Recently, the Observational High Energy Astrophysics group led by Professor Wenfei Yu at the Shanghai Astronomical Observatory (SHAO), in collaboration with Associate Professor Wenda Zhang of the National Astronomical Observatories of China (NAOC), has made a milestone achievement in the core science of X-ray timing astronomy -- constraining the equation of state of neutron stars using X-ray pulse profiles originating from hot spots on the surface of rapidly rotating neutron stars. The corresponding advance has been published online on 24 March in The Monthly Notices of the Royal Astronomical Society (MNRAS).

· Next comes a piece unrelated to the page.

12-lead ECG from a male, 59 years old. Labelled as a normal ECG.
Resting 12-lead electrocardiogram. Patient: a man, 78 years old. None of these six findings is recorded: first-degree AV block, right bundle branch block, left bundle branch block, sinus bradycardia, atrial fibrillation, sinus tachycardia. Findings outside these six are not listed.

The research team has managed to employ general relativistic ray-tracing methods to calculate precise pulse profiles produced by hot spots on rapidly rotating neutron stars. The outcomes are in full agreement with several benchmark standards established by the leading international teams over more than 20 years. The theoretical foundations and associated numerical codes, named MONK-NS, integrate three-dimensional general relativistic ray-tracing and radiative transfer processes, inherently including the function to compute X-ray polarization radiation. Making use of its X-ray polarization calculations, the study also demonstrates, for the first time, that different geometries of hot spots will produce distinct characteristics of X-ray polarization, and delievers new model testing standards based on polarized pulse signals. These advancements represent a milestone achievement in both precision and accuracy of theoretical calculations of X-ray pulse profiles due to hot spot radiation on rapidly rotating neutron stars, laying the foundation for deriving accurate and stringent constraints on the neutron star mass and radius, and subsequently, the equation of state of neutron stars using observations from next-generation X-ray timing astronomical satellites.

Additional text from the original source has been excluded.